Learning Continuous Semantic Representations of Symbolic Expressions
Miltiadis Allamanis, Pankajan Chanthirasegaran, Pushmeet Kohli, Charles Sutton
TL;DR
This work tackles the problem of learning continuous semantic representations for symbolic expressions by mapping semantically equivalent expressions to nearby vectors. It introduces neural equivalence networks (EqNets), which extend TreeNN-style recursion with multi-layer per-node mappings, unit normalization, and a subexpression autoencoder to encourage abstraction and reversibility. Empirical results on diverse boolean and polynomial expression datasets show that EqNets dramatically outperform TreeNN and RNN baselines, including generalization to unseen equivalence classes.

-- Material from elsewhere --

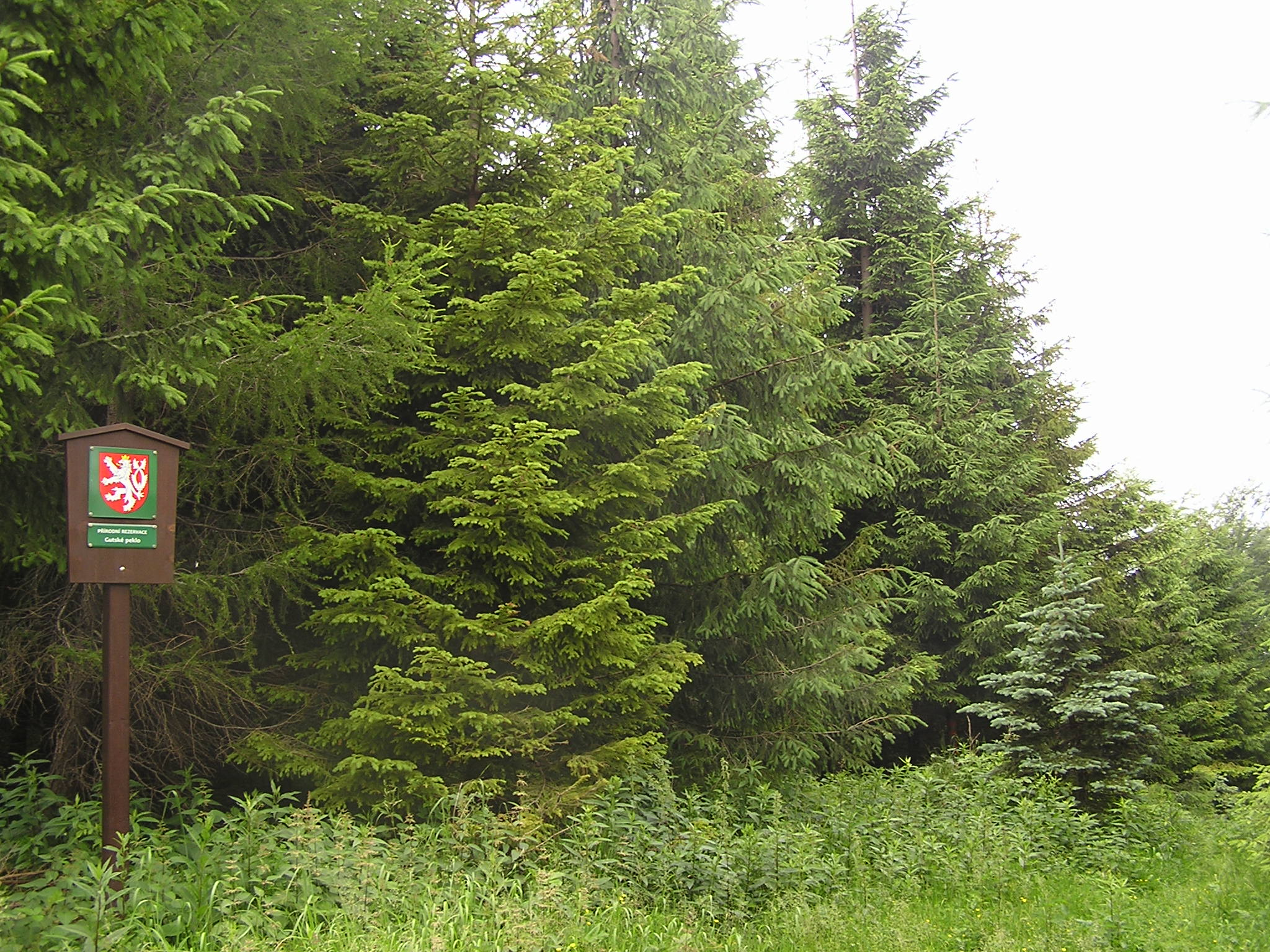 Gutské peklo
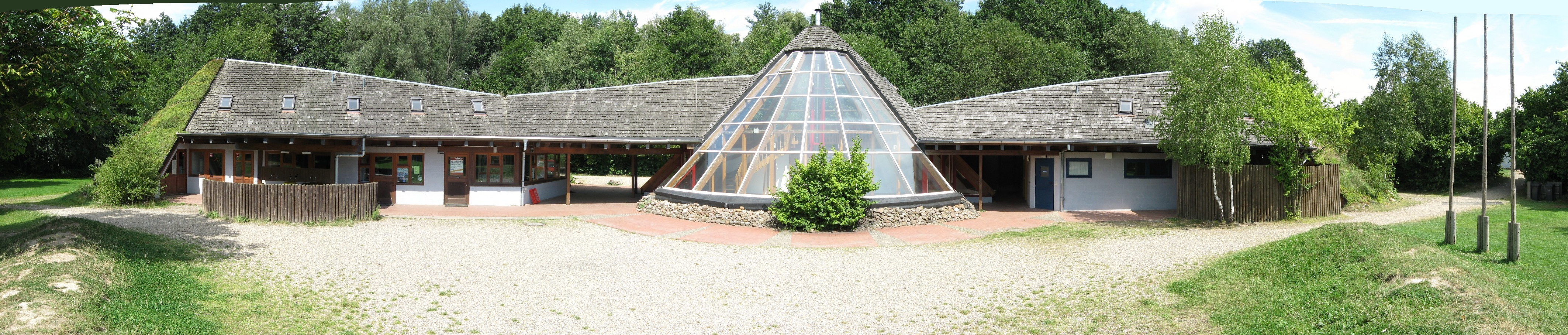 Das Haupt- und Wirtschaftsgebäude des Jugendzeltplatzes Almke bei Wolfsburg, der Rundling

The study provides benchmarks, analyzes compositionality and component contributions, and releases data and code, offering a path toward semantics aware neural-symbolic reasoning.
Abstract
Combining abstract, symbolic reasoning with continuous neural reasoning is a grand challenge of representation learning. As a step in this direction, we propose a new architecture, called neural equivalence networks, for the problem of learning continuous semantic representations of algebraic and logical expressions. These networks are trained to represent semantic equivalence, even of expressions that are syntactically very different. The challenge is that semantic representations must be computed in a syntax-directed manner, because semantics is compositional, but at the same time, small changes in syntax can lead to very large changes in semantics, which can be difficult for continuous neural architectures. We perform an exhaustive evaluation on the task of checking equivalence on a highly diverse class of symbolic algebraic and boolean expression types, showing that our model significantly outperforms existing architectures.